Обе чёрные вдовы исконно женским чутьём чувствовали стремительное приближение конца их времени. Нет, сам Патриарх ещё много значил и мог, но, чтобы его свергнуть, уже давно подтачивали опоры, давили его верных помощниц, не выпуская уже в прямой эфир. И напротив, часто выставляли бывшую попутчицу по прозвищу Жаба, которая упрямо норовила быть причастной к команде, везде об этом заявляла и тянула одеяло на себя. Власть стремилась выйти на знак равенства – между величиной светского Патриарха и эту полублаженной внучатой племянницей Ильича, откровенно презираемой народом. И делала это как всегда аляповато, неосмотрительно, без намёка на убедительное изящество. Патриарху докладывали об этом не раз, но тот проявлял степенство и благородство, считая, что всё неестественное отомрёт по законам природы, эволюционным путём. А Жаба просто несчастная женщина.
И дождался…
В двенадцатом часу чёрные вдовы собрали первую пресс-конференцию у себя в офисе, однако журналистские заявки сыпались лавиной, а к обеду проснулись иностранные представители СМИ. Громких, обвиняющих власть, заявлений пока не делали, обсуждали между собой, ибо сами ещё не вышли из шокового состояния и не осознали, что на самом деле произошло. Елена Прекрасная была убеждена: случилось событие знаковое, поворотное, историческое, и страна притихла в ожидании, что же будет?
– Знаешь, у меня такое же чувство, как в день смерти Сталина, – призналась она. – Народ замер, не стало личности, которая олицетворяла власть.
– Ну, ты скажешь! – стряхнув с себя её навязчивый испуг, отозвалась Екатерина. – Нашла, с чем сравнивать!
– Наступает новая эпоха, я это чувствую!
– И перестань хоронить Патриарха! Он нас переживёт.
– Почему молчит страна?
– Она всегда молчит, эта страна! – начинала злиться и негодовать вдовствующая императрица, чувствуя прилив женского, старушечьего бессилия и противясь ему. – Мы не должны молчать!
– Как-то странно ведут себя журналисты…
На Екатерину нападала грубая, надменная язвительность – первая защитная реакция.
– Они всегда ведут себя странно, когда палёным пахнет. Они боятся, рот им заткнут! У нас пресса свободная, когда надо кого-нибудь прессовать с позволения власти.
Как и следовало ожидать, прокуратура в течение дня аккуратно отмахивалась от назойливых чёрных вдов, умоляла не вмешиваться в подробности дела и не комментировать события хотя бы одни сутки. Всё, что вдовы сумели придумать – это организовать пикет из своих сторонников возле Генеральной, куда в обед собралось человек двести с наскоро написанными плакатами и воззваниями. А ещё заехать к знакомому экстрасенсу, которая более напоминала тучную, располневшую ведьму, но киношную, обвешанную амулетами, украшениями и с тяжёлым из-за обилия чёрной краски взглядом. Она мельком глянула на снимок Патриарха и сразу прихлопнула ладонью.

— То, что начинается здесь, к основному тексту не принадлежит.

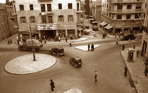 כיכר ציון בשנת 1936
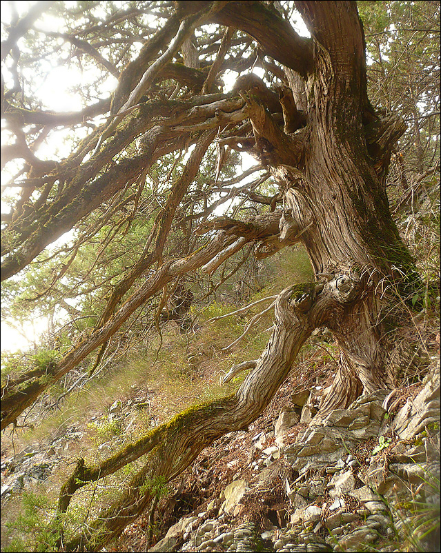 Старое дерево можжевельник высокого. Окрестности Новороссийска
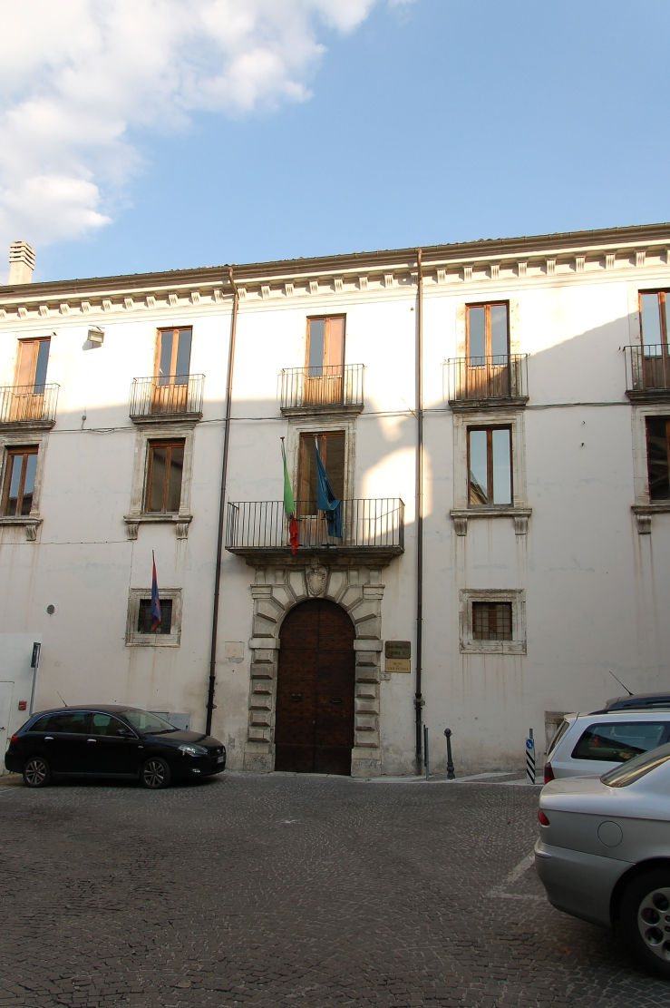 Sulmona 2011
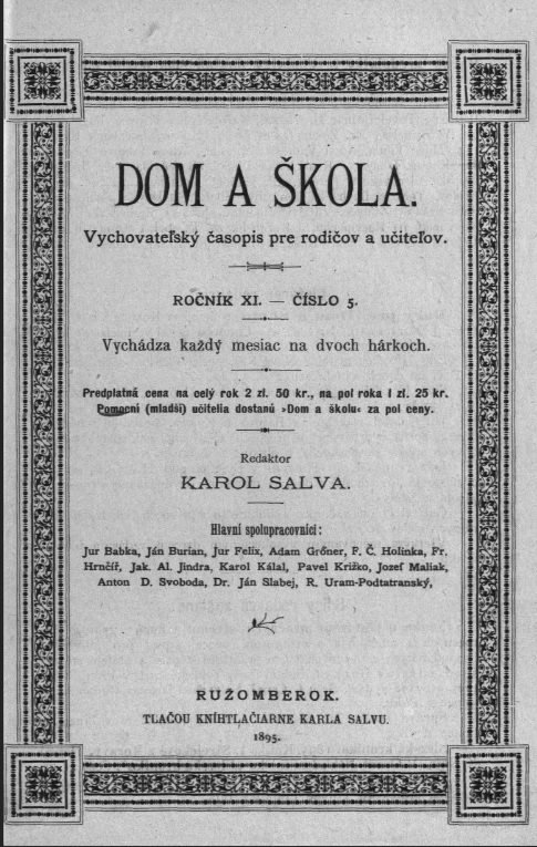 Titulný list slovenského vychovávateľského časopisu pre rodičov a učiteľov, ktorý vychádzal na Slovensku v 19. storoči.
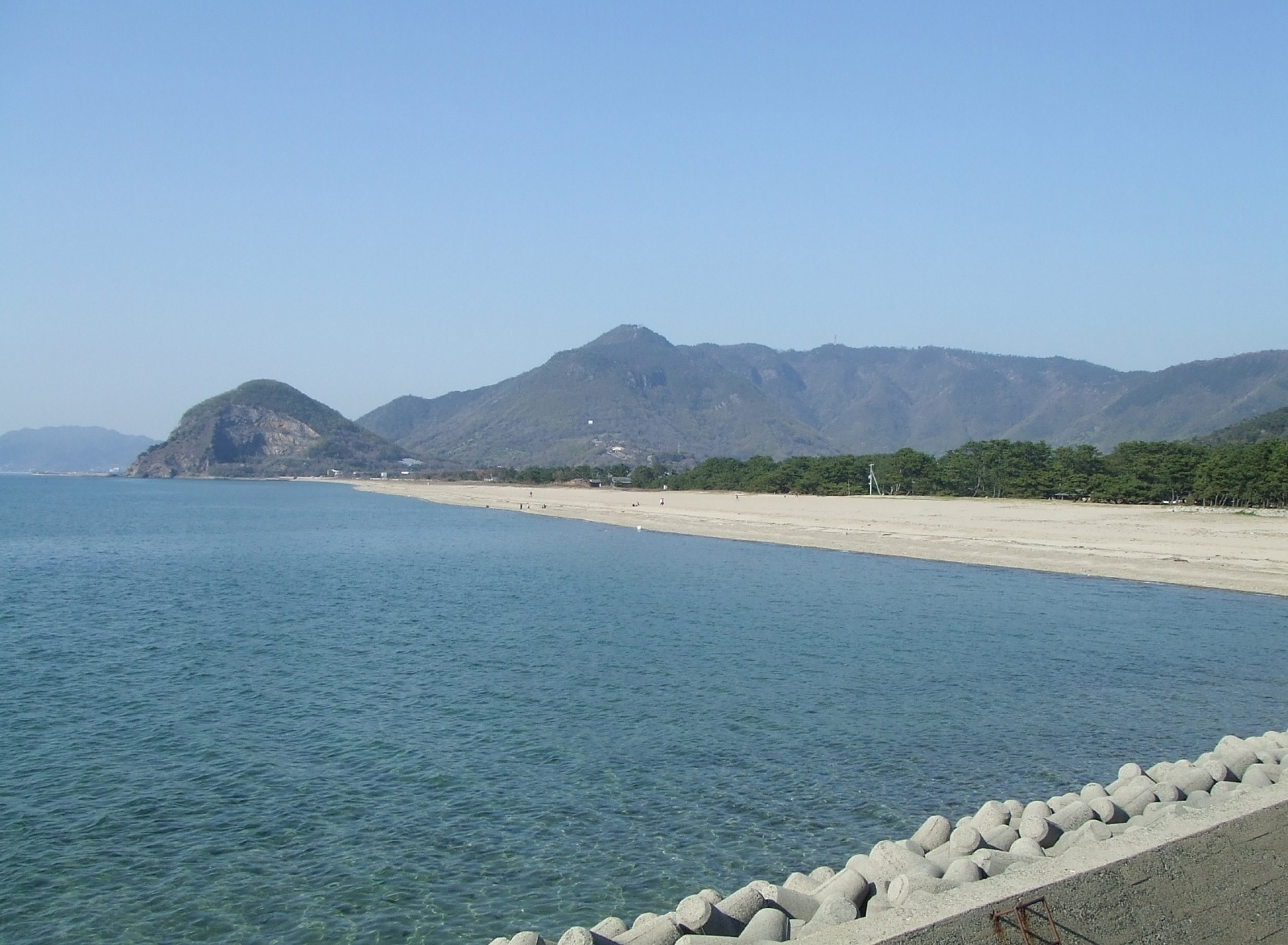 観音寺市の有明浜

– Он мёртв! Его нет среди живых на нашем свете.
– Его что, убили?!
– Задушили женским чулком.
– Зачем?! Почему? За что?!
– Это пока не известно, – ведьма наложила на фото тяжёлую каменную плиту. – Пусть проявится. Завтра скажу.
Однако на втором собрании журналистов вдохновлённую вдовствующую императрицу внезапно прорвало, и она выдала то, о чём пока что говорили между собой, в кулуарах. Екатерина открытым текстом заявила, что власть причастна к исчезновению светского Патриарха. Сказано это было со старушечьим надрывом и не совсем здоровым видом отчаявшегося пожилого и митингующего на площади пенсионера. Главный козырь был выброшен почти впустую: не здесь, не сейчас и не так должны были прозвучать роковые слова! Благодаря покойному мужу-физику, её личный авторитет ещё сохранялся, имя было на слуху, однако даже оголтелые журналюги заметно оторопели и примолкли. По крайней мере, в вечерних новостях этого не показали, зато выпустили Жабу, которая почти дословно повторила слова вдовы, присвоила их, и, тем самым, как бы размыла актуальность и серьёзность заявления. Ведущий подтвердил это, мягко и сострадательно сославшись на женскую эмоциональность близких друзей пропавшего старца. А на самом деле прозвучало, мол, не обращайте внимания, граждане телезрители, это бабская истерика, отчаяние озабоченных и скорбящих.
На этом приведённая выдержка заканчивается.